The internal timing reference for a UART does not start and stop. The part that is asynchronous is the fact that the clock is not part of the interface. In fact the internal clock of the sending UART and receiving UART can be a certain percentage from each other (or from the specified frequency) - use of available internal clock vs an external clock, due to available crystals, and the UARTS clock divider logic.

UartRx is continuously monitoring its serial data in input. Generally speaking it has a 16x (or 32x) clock that is running and when it finds a '0', it counts out 8 (or 16) to find the middle of the start bit, and then once every 16 (or 32 clocks) from then it. This clock cannot stop.

Maybe it is presumptuous, but I am assuming that the UartTx runs off the same 16x or 32x continuously running timing reference clock that the UartRx uses. While the current UartTx runs based on a 1x and not 16x clock, internally they are both clock based.

I don't disagree that the UartTx should get an upgrade so that it is running off of a 16X clock and can start on any edge of that 16X clock.

I agree it is best to model the devices characteristic as they ae built, but my thought is that it is unlikely that anyone creates separate clock generation logic for UartRx and UartTx.

The problem with starting at any old time is it makes for unstable simulations over the long haul - learned that the hard way with an old parallel port for a printer. Instability is a bad thing.

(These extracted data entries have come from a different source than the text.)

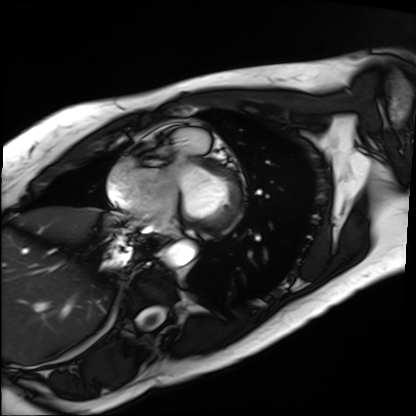
Cardiac MRI. Subject group: patient.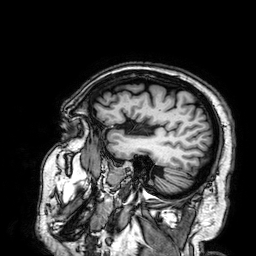
3 Tesla brain MRI. Series: 3D T1-weighted. Study: ring-enhancing brain masses.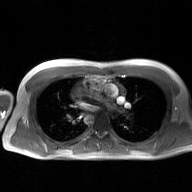
2D phase-contrast cine MRI of the ascending aorta, GAN super-resolution reconstruction.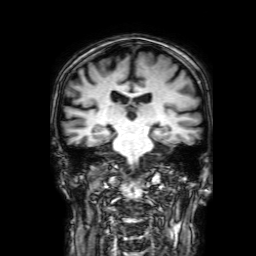
3 Tesla brain MRI.
Study: ring-enhancing brain masses.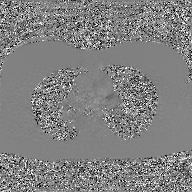
| field | value |
|---|---|
| modality | 2D phase-contrast cine MRI of the ascending aorta, GAN super-resolution reconstruction |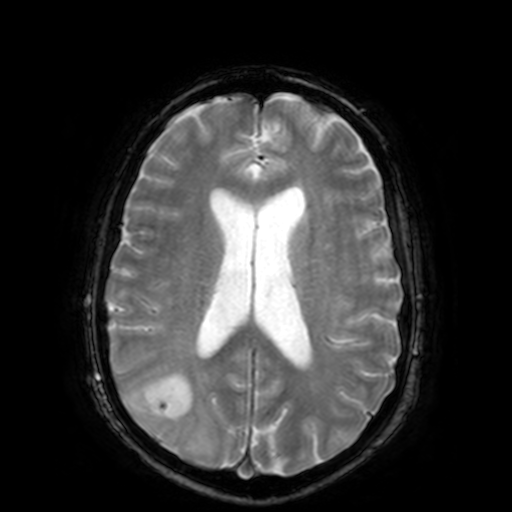
<scan>
  <modality>
    <type>brain MRI</type>
    <field_strength>3T</field_strength>
  </modality>
  <series>T2-weighted fast field echo</series>
  <study_topic>ring-enhancing brain masses</study_topic>
</scan>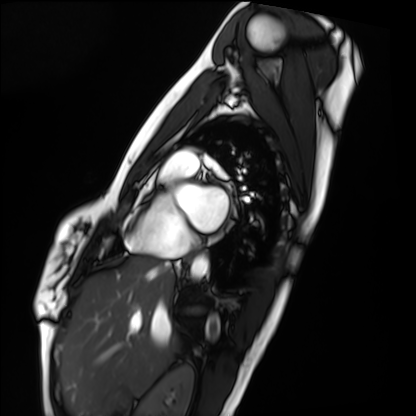
• modality — cardiac MRI
• subject group — healthy volunteer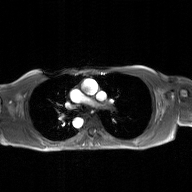
<scan>
<modality>
  <type>2D phase-contrast cine MRI</type>
  <region>ascending aorta</region>
  <reconstruction>GAN super-resolution reconstruction</reconstruction>
</modality>
</scan>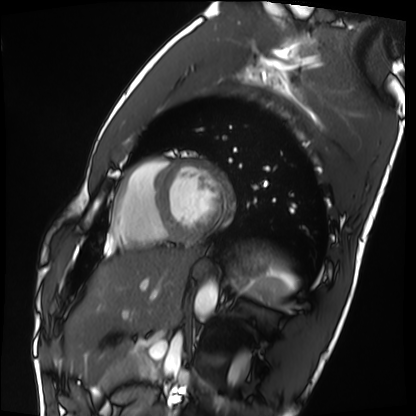
* modality · cardiac MRI
* subject group · healthy volunteer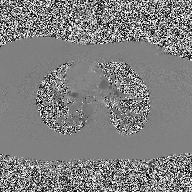
2D phase-contrast cine MRI of the ascending aorta, high-resolution GRAPPA acquisition.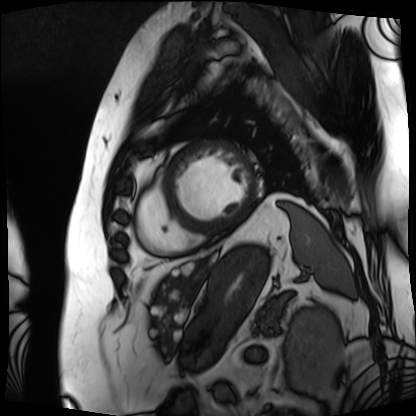
<record>
<modality>cardiac MRI</modality>
<cohort>patient</cohort>
</record>

Say you transmit one bytes and wait for 10 ns and send a second byte. As you missed the UART clock by 10 ns, the current implementation waits for one UART bit time (because WaitForTransaction synchronizes to a clock that should not exist at all). Now, the second byte is send out, with a gab of almost one bit time.

Do you have evidence that the actual device works this way? Historically clock gates were not often used due to the skew they introduce between elements of the clock domain that are gating the clock and the parts that have to run continuously.

It is easy enough to create a transmitter that does not use any clock at all - I just don't think this represents how the devices actually work.